The monsters, who include the diminutive, Stay Puft Marshmallow Men and the ever-popular Slimer, are well up to franchise par both as characters and as regards the peerless effects work used to realise them. The demon who our heroes must confront at the end is set up in the 1903 opening scene when the good gentlemen of the Manhattan Adventurers Society are discovered frozen to death in their smoking room. He has the ability to freeze everything around him, including positronic rays, which renders the Ghostbusters’ regular weaponry useless against him.

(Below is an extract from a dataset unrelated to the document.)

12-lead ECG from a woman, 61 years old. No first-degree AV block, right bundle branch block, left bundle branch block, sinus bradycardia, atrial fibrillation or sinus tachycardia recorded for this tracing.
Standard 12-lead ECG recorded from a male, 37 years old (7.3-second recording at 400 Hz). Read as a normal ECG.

He also does a nice line in retrieving his missing horns from Nadeem’s grandma’s closeted museum of occult artefacts and screwing them back into the sides of his head.

Although never more than a distant bogeyman in terms of character engagement, as is expected for final reel Ghostbusters’ occult adversaries, he’s nicely handled by the production in terms of visual spectacle and conflict, causing narrow, spiky icicles to sprout out of the ground all over the place.

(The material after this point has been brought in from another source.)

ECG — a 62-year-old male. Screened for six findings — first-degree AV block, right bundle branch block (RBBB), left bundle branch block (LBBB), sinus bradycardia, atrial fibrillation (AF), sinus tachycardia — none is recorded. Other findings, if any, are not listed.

A second plot running in parallel to the climactic monster one has New York’s Ghostbusters-hating mayor (William Atherton, the “thanks to dickless here” mayor’s aide in the 1984 film) ground the underage Phoebe following all the mayhem caused by an opening Ecto-1 pursuit of the Hell’s Kitchen Sewer Dragon. Left at home while the other three go off Ghostbusting, she ventures out to the chess tables in Central Park to play against herself and finds she is playing against an unexpected adversary, the ghost of sixteen-year-old Melody (Emily Alyn Lind) who burned to death in a fire. The two girls’ friendship subsequently develops, which is not something you would expect a Ghostbusters film to deliver, yet is arguably the best thing in this one.

Ultimately, this is a crowd-pleaser that, aside from the bonus of its unexpected and actually rather good teenage girls’ friendship subplot, delvers everything expected of it but little more. Alas, it doesn’t take bold, franchise-changing risks in the way that Ghostbusters Afterlife did. That makes for solid and enjoyable rather than brave and groundbreaking fare.

Ghostbusters Frozen Empire is out in cinemas in the UK on Friday, March 22nd.